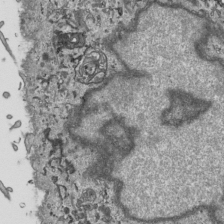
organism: Human
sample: Mitochondria in HCT116 cells
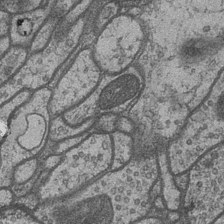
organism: Drosophila
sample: Optic medulla
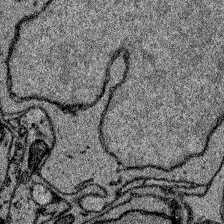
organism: Zebrafish
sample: Larval olfactory bulb
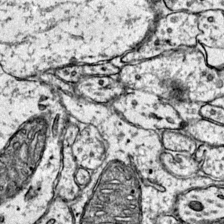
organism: Mouse
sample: Primary visual cortex
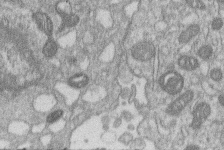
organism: Human
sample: Macrophage cells
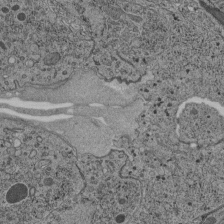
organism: C. elegans
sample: C. elegans pharynx
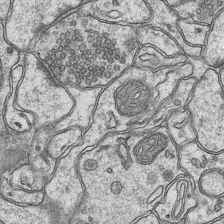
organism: Mouse
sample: CA1 Hippocampus
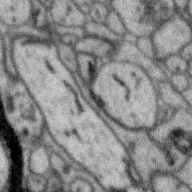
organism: Zebra finch
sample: Brain
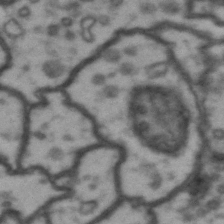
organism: Drosophila
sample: Brain
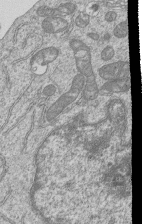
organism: Human
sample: MDA-MB-231 cells
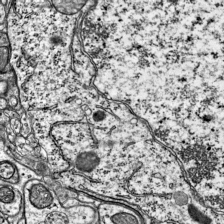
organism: Mouse
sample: Visual Cortex
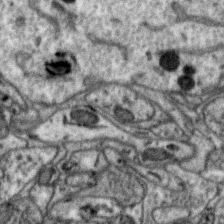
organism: Zebra finch
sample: Brain
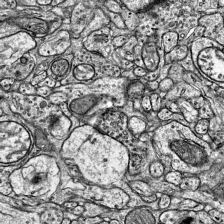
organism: Mouse
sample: Visual Cortex
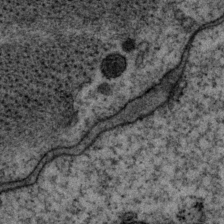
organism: P. pacificus
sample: Pharynx
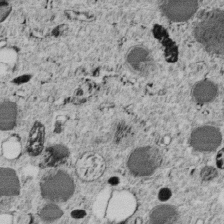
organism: C. elegans
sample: C. elegans embryo early stage
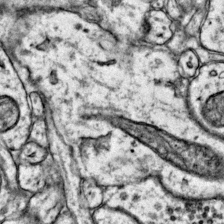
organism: Mouse
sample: Primary visual cortex
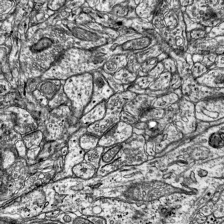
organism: Mouse
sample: Visual Cortex
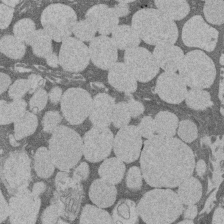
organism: Rat
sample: Salivary granule
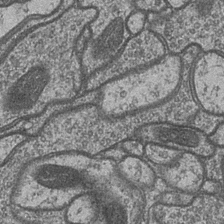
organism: Drosophila
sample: Optic medulla
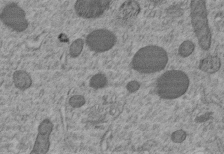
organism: C. elegans
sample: C. elegans embryo early stage
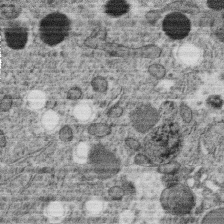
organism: C. elegans
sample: C. elegans oocyte; sperm cells
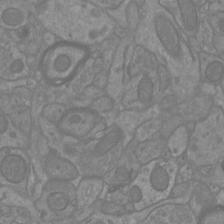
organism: Mouse
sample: Cortical neurons
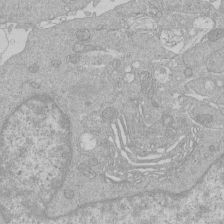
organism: Human
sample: Macrophage cells
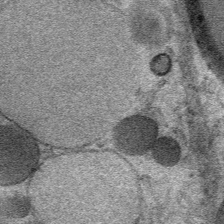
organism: Mouse
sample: Mouse Salivary gland
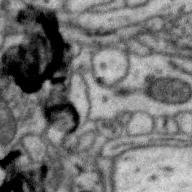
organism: Zebra finch
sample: Brain
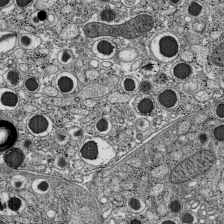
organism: C57BL Mouse
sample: Pancreatic islet
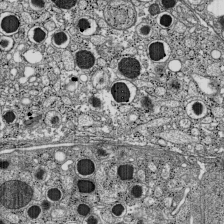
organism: C57BL Mouse
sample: Pancreatic islet
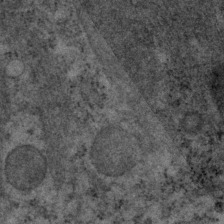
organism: P. pacificus
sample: Pharynx
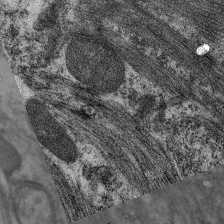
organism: C. elegans
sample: Pharynx
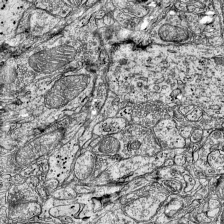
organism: Mouse
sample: Visual Cortex
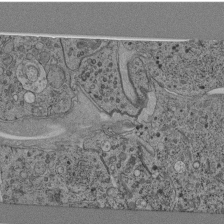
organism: C. elegans
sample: C. elegans pharynx
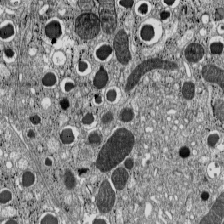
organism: C57BL Mouse
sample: Pancreatic islet
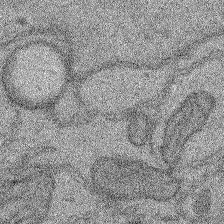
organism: Human
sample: HeLa cells
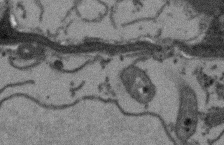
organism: Arabidopsis thaliana
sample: Root tip
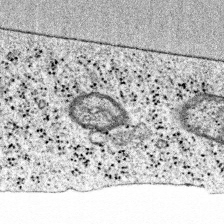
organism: Human
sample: HeLa cells
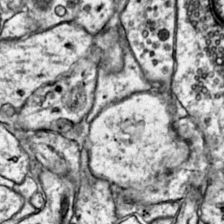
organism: Mouse
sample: Primary visual cortex
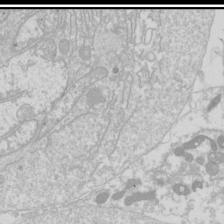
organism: Drosophila
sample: Cell division; meiosis; drosophila spermatocytes
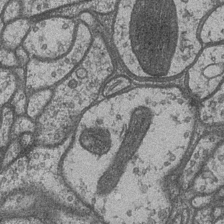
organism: Drosophila
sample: Optic medulla
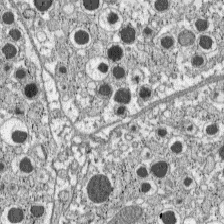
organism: C57BL Mouse
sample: Pancreatic islet
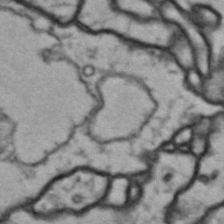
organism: Drosophila
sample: Brain
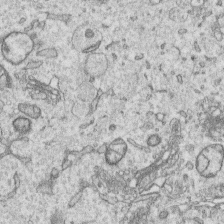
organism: Human
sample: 1205lu cells
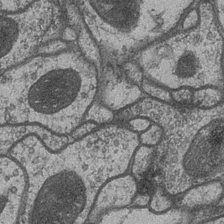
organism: Drosophila
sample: Optic medulla
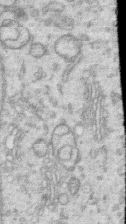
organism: Human
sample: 1205lu cells
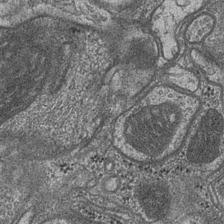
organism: Drosophila
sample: Optic medulla
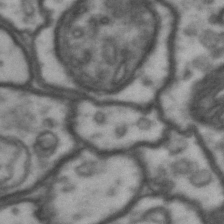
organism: Drosophila
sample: Brain
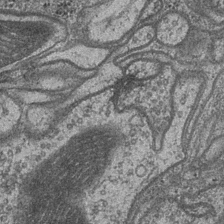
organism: Drosophila
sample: Optic medulla
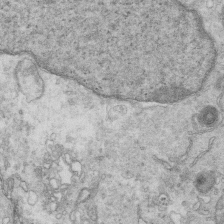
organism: Mouse
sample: Multiciliated cells
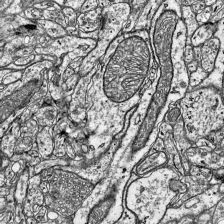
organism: Mouse
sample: Visual Cortex
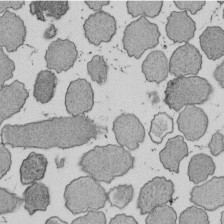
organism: E. coli
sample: Bacterial nucleoid
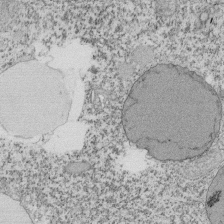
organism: Tetrahymena
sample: Cilia in tetrahymena
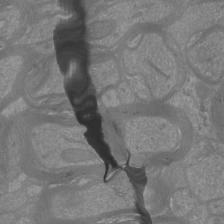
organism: Mouse
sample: Cortical neurons
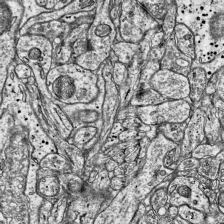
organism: Mouse
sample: Visual Cortex
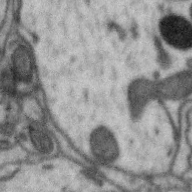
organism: Zebra finch
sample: Brain
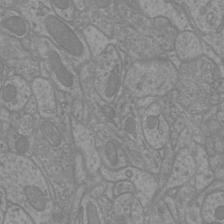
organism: Mouse
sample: Cortical neurons
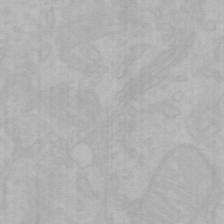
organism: Mouse
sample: Choroid plexus
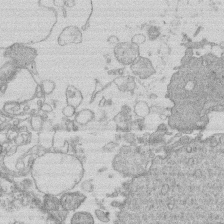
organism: Human
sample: Macrophage cells
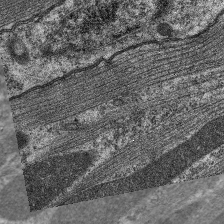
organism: C. elegans
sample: Pharynx
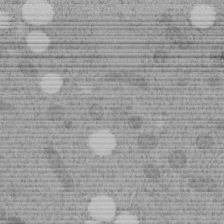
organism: C. elegans
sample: C. elegans embryo early stage
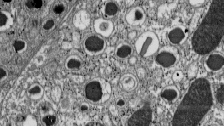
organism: C57BL Mouse
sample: Pancreatic islet
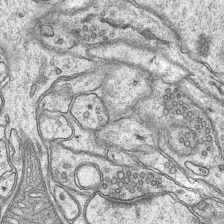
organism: Mouse
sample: CA1 Hippocampus
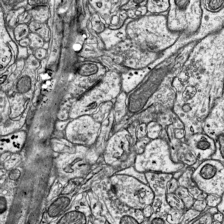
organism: Mouse
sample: Visual Cortex
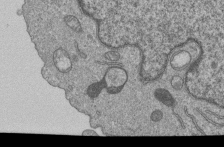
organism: Human
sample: MDA-MB-231 cells
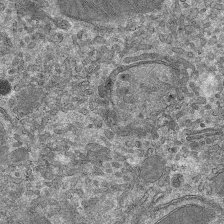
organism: Mouse
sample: Mouse hepatocytes
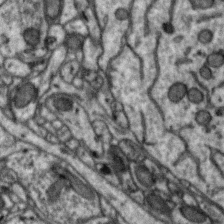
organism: Zebra finch
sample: Brain
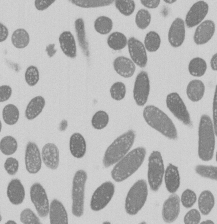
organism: E. coli
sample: Bacterial nucleoid
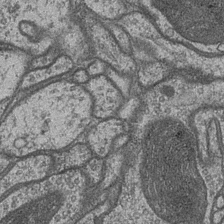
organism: Drosophila
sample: Optic medulla
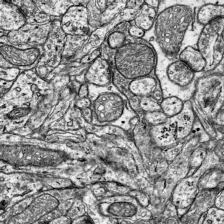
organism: Mouse
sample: Visual Cortex
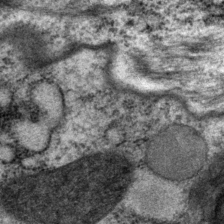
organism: P. pacificus
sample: Pharynx
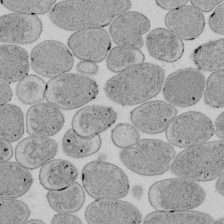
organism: E. coli
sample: Bacterial nucleoid
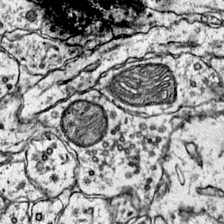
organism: Mouse
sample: Primary visual cortex
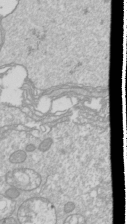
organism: Drosophila
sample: Cell division; meiosis; drosophila spermatocytes
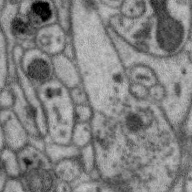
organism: Zebra finch
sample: Brain
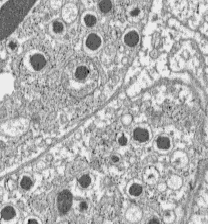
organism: C57BL Mouse
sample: Pancreatic islet
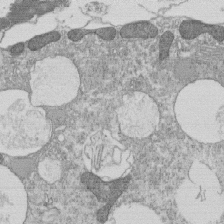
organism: Tetrahymena
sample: Cilia in tetrahymena
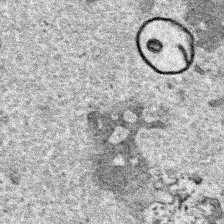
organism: Human
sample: Mitochondria in HCT116 cells
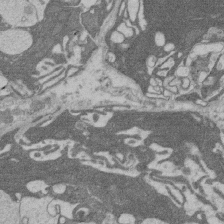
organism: Rat
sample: Salivary granule
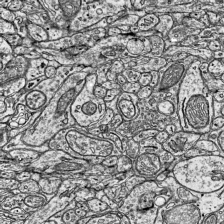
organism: Mouse
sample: Visual Cortex
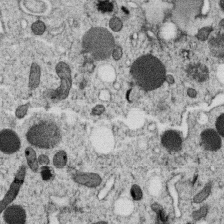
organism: C. elegans
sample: C. elegans oocyte; sperm cells
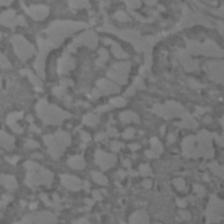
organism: C. elegans
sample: C. elegans embryo
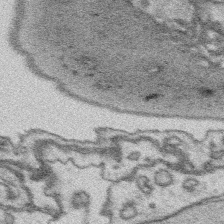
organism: Platynereis dumerilii
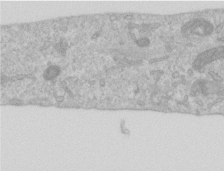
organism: Human
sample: Centriole in RPE cells
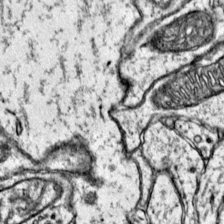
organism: Mouse
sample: Primary visual cortex
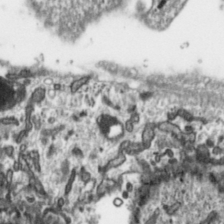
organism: Toxoplasma gondii
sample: Parasites in a vacuole inside a host cell
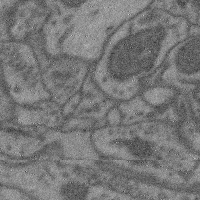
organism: Mouse
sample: Cerebral cortex
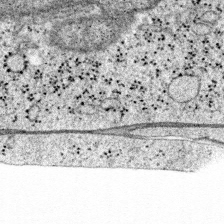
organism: Human
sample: HeLa cells
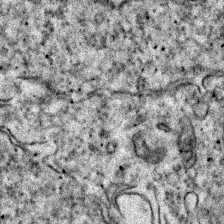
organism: Zebrafish
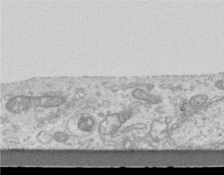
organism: Mouse
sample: Centriole in ependymal cells
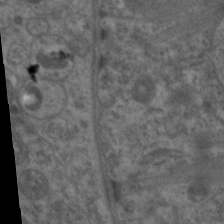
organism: C. elegans
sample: Pharynx
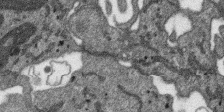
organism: Human
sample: Lung epithelial cells infected with SARS-CoV-2
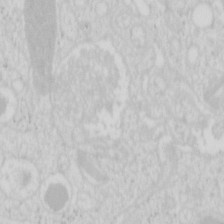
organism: Mouse
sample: Pancreas
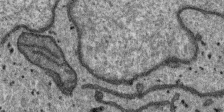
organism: Human
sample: Lung epithelial cells, uninfected (mock) control
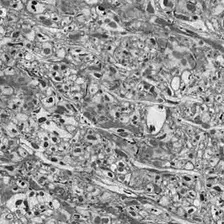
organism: Drosophila
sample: Optic lobe
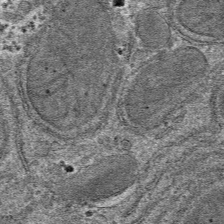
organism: Mouse
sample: Mouse hepatocytes
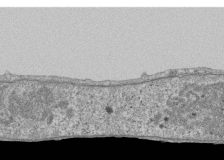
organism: Human
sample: Fibroblast cells
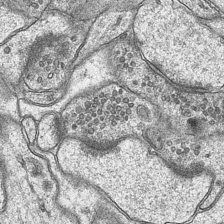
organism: Mouse
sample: CA1 Hippocampus
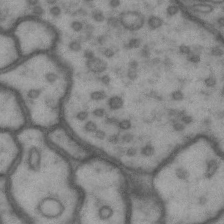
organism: Drosophila
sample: Brain
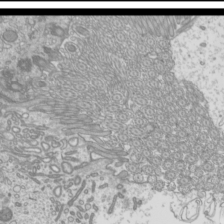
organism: Mouse
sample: Cilia; mouse epididymis
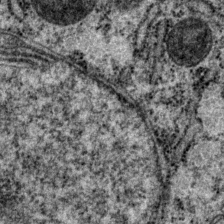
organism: P. pacificus
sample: Pharynx
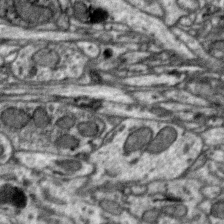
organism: Zebra finch
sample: Brain
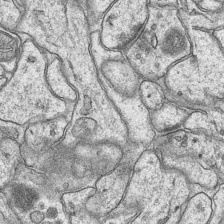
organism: Mouse
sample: CA1 Hippocampus
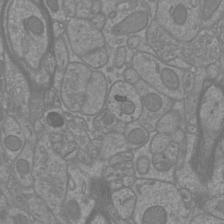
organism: Mouse
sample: Cortical neurons
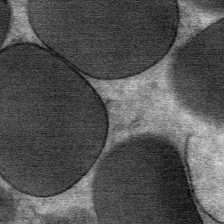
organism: Mouse
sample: Mouse Salivary gland
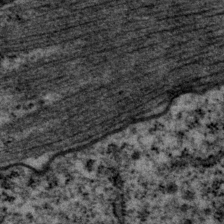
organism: P. pacificus
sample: Pharynx
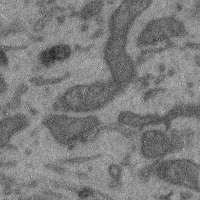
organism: Mouse
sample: Cerebral cortex
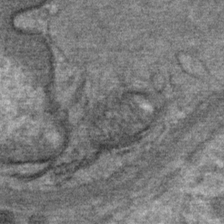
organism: Mouse
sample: Mouse Salivary gland
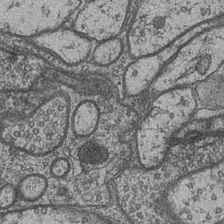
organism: Drosophila
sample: Optic medulla
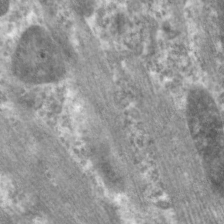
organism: C. elegans
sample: Pharynx
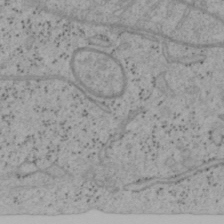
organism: Human
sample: HeLa cells
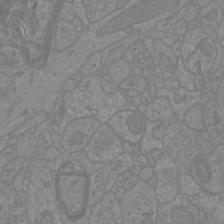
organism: Mouse
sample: Cortical neurons
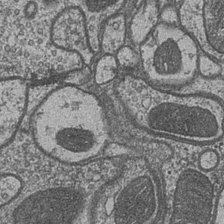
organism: Drosophila
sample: Optic medulla
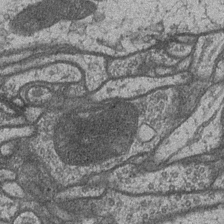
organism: Drosophila
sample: Optic medulla
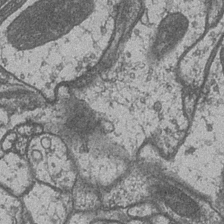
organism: Drosophila
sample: Optic medulla
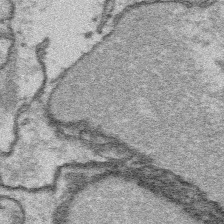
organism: Platynereis dumerilii
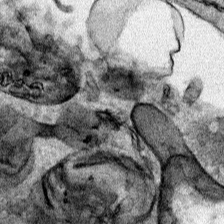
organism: Human
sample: Mitochondria in HCT116 cells
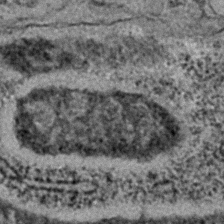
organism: C. elegans
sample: C. elegans embryo
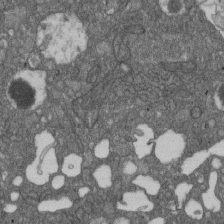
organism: Drosophila
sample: Nephrocyte
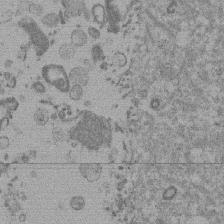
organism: Mouse
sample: Dividing mouse embryo 1 cell stage
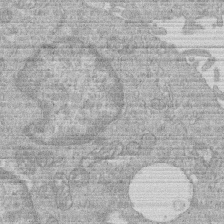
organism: Human
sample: Macrophage cells
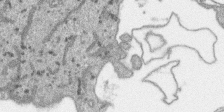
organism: Human
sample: Lung epithelial cells infected with SARS-CoV-2
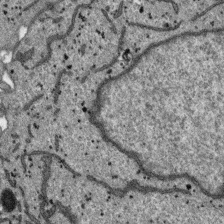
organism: Human
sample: Lung epithelial cells, uninfected (mock) control
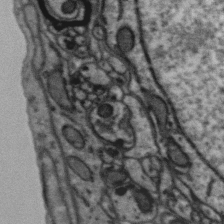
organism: Zebra finch
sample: Brain
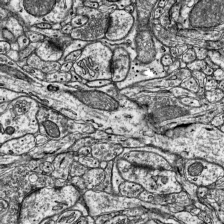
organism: Mouse
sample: Visual Cortex
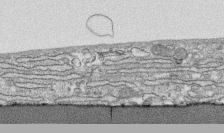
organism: Human
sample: CRL-1474
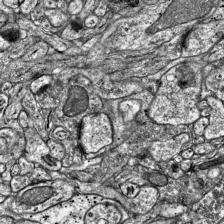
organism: Mouse
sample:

Your objective: A faithful, complete copy of the entries is required, without the pictures.

Answer box:
organism: Human
sample: Mitochondria in HCT116 cells
organism: Drosophila
sample: Optic medulla
organism: Zebrafish
sample: Larval olfactory bulb
organism: Mouse
sample: Primary visual cortex
organism: Human
sample: Macrophage cells
organism: C. elegans
sample: C. elegans pharynx
organism: Mouse
sample: CA1 Hippocampus
organism: Zebra finch
sample: Brain
organism: Drosophila
sample: Brain
organism: Human
sample: MDA-MB-231 cells
organism: Mouse
sample: Visual Cortex
organism: Zebra finch
sample: Brain
organism: Mouse
sample: Visual Cortex
organism: P. pacificus
sample: Pharynx
organism: C. elegans
sample: C. elegans embryo early stage
organism: Mouse
sample: Primary visual cortex
organism: Mouse
sample: Visual Cortex
organism: Rat
sample: Salivary granule
organism: Drosophila
sample: Optic medulla
organism: C. elegans
sample: C. elegans embryo early stage
organism: C. elegans
sample: C. elegans oocyte; sperm cells
organism: Mouse
sample: Cortical neurons
organism: Human
sample: Macrophage cells
organism: Mouse
sample: Mouse Salivary gland
organism: Zebra finch
sample: Brain
organism: C57BL Mouse
sample: Pancreatic islet
organism: C57BL Mouse
sample: Pancreatic islet
organism: P. pacificus
sample: Pharynx
organism: C. elegans
sample: Pharynx
organism: Mouse
sample: Visual Cortex
organism: C. elegans
sample: C. elegans pharynx
organism: C57BL Mouse
sample: Pancreatic islet
organism: Human
sample: HeLa cells
organism: Arabidopsis thaliana
sample: Root tip
organism: Human
sample: HeLa cells
organism: Mouse
sample: Primary visual cortex
organism: Drosophila
sample: Cell division; meiosis; drosophila spermatocytes
organism: Drosophila
sample: Optic medulla
organism: C57BL Mouse
sample: Pancreatic islet
organism: Drosophila
sample: Brain
organism: Human
sample: 1205lu cells
organism: Drosophila
sample: Optic medulla
organism: Human
sample: 1205lu cells
organism: Drosophila
sample: Optic medulla
organism: Drosophila
sample: Brain
organism: Drosophila
sample: Optic medulla
organism: Mouse
sample: Multiciliated cells
organism: Mouse
sample: Visual Cortex
organism: E. coli
sample: Bacterial nucleoid
organism: Tetrahymena
sample: Cilia in tetrahymena
organism: Mouse
sample: Cortical neurons
organism: Mouse
sample: Visual Cortex
organism: Zebra finch
sample: Brain
organism: Mouse
sample: Cortical neurons
organism: Mouse
sample: Choroid plexus
organism: Human
sample: Macrophage cells
organism: C. elegans
sample: Pharynx
organism: C. elegans
sample: C. elegans embryo early stage
organism: C57BL Mouse
sample: Pancreatic islet
organism: Mouse
sample: CA1 Hippocampus
organism: Mouse
sample: Visual Cortex
organism: Human
sample: MDA-MB-231 cells
organism: Mouse
sample: Mouse hepatocytes
organism: Zebra finch
sample: Brain
organism: E. coli
sample: Bacterial nucleoid
organism: Drosophila
sample: Optic medulla
organism: Mouse
sample: Visual Cortex
organism: P. pacificus
sample: Pharynx
organism: E. coli
sample: Bacterial nucleoid
organism: Mouse
sample: Primary visual cortex
organism: Drosophila
sample: Cell division; meiosis; drosophila spermatocytes
organism: Zebra finch
sample: Brain
organism: C57BL Mouse
sample: Pancreatic islet
organism: Tetrahymena
sample: Cilia in tetrahymena
organism: Human
sample: Mitochondria in HCT116 cells
organism: Rat
sample: Salivary granule
organism: Mouse
sample: Visual Cortex
organism: C. elegans
sample: C. elegans oocyte; sperm cells
organism: C. elegans
sample: C. elegans embryo
organism: Platynereis dumerilii
organism: Human
sample: Centriole in RPE cells
organism: Mouse
sample: Primary visual cortex
organism: Toxoplasma gondii
sample: Parasites in a vacuole inside a host cell
organism: Mouse
sample: Cerebral cortex
organism: Human
sample: HeLa cells
organism: Zebrafish
organism: Mouse
sample: Centriole in ependymal cells
organism: C. elegans
sample: Pharynx
organism: Human
sample: Lung epithelial cells infected with SARS-CoV-2
organism: Mouse
sample: Pancreas
organism: Human
sample: Lung epithelial cells, uninfected (mock) control
organism: Drosophila
sample: Optic lobe
organism: Mouse
sample: Mouse hepatocytes
organism: Human
sample: Fibroblast cells
organism: Mouse
sample: CA1 Hippocampus
organism: Drosophila
sample: Brain
organism: Mouse
sample: Cilia; mouse epididymis
organism: P. pacificus
sample: Pharynx
organism: Zebra finch
sample: Brain
organism: Mouse
sample: CA1 Hippocampus
organism: Mouse
sample: Cortical neurons
organism: Mouse
sample: Mouse Salivary gland
organism: P. pacificus
sample: Pharynx
organism: Mouse
sample: Cerebral cortex
organism: Mouse
sample: Mouse Salivary gland
organism: Drosophila
sample: Optic medulla
organism: C. elegans
sample: Pharynx
organism: Human
sample: HeLa cells
organism: Mouse
sample: Cortical neurons
organism: Drosophila
sample: Optic medulla
organism: Drosophila
sample: Optic medulla
organism: Drosophila
sample: Optic medulla
organism: Platynereis dumerilii
organism: Human
sample: Mitochondria in HCT116 cells
organism: C. elegans
sample: C. elegans embryo
organism: Drosophila
sample: Nephrocyte
organism: Mouse
sample: Dividing mouse embryo 1 cell stage
organism: Human
sample: Macrophage cells
organism: Human
sample: Lung epithelial cells infected with SARS-CoV-2
organism: Human
sample: Lung epithelial cells, uninfected (mock) control
organism: Zebra finch
sample: Brain
organism: Mouse
sample: Visual Cortex
organism: Human
sample: CRL-1474
organism: Mouse
sample:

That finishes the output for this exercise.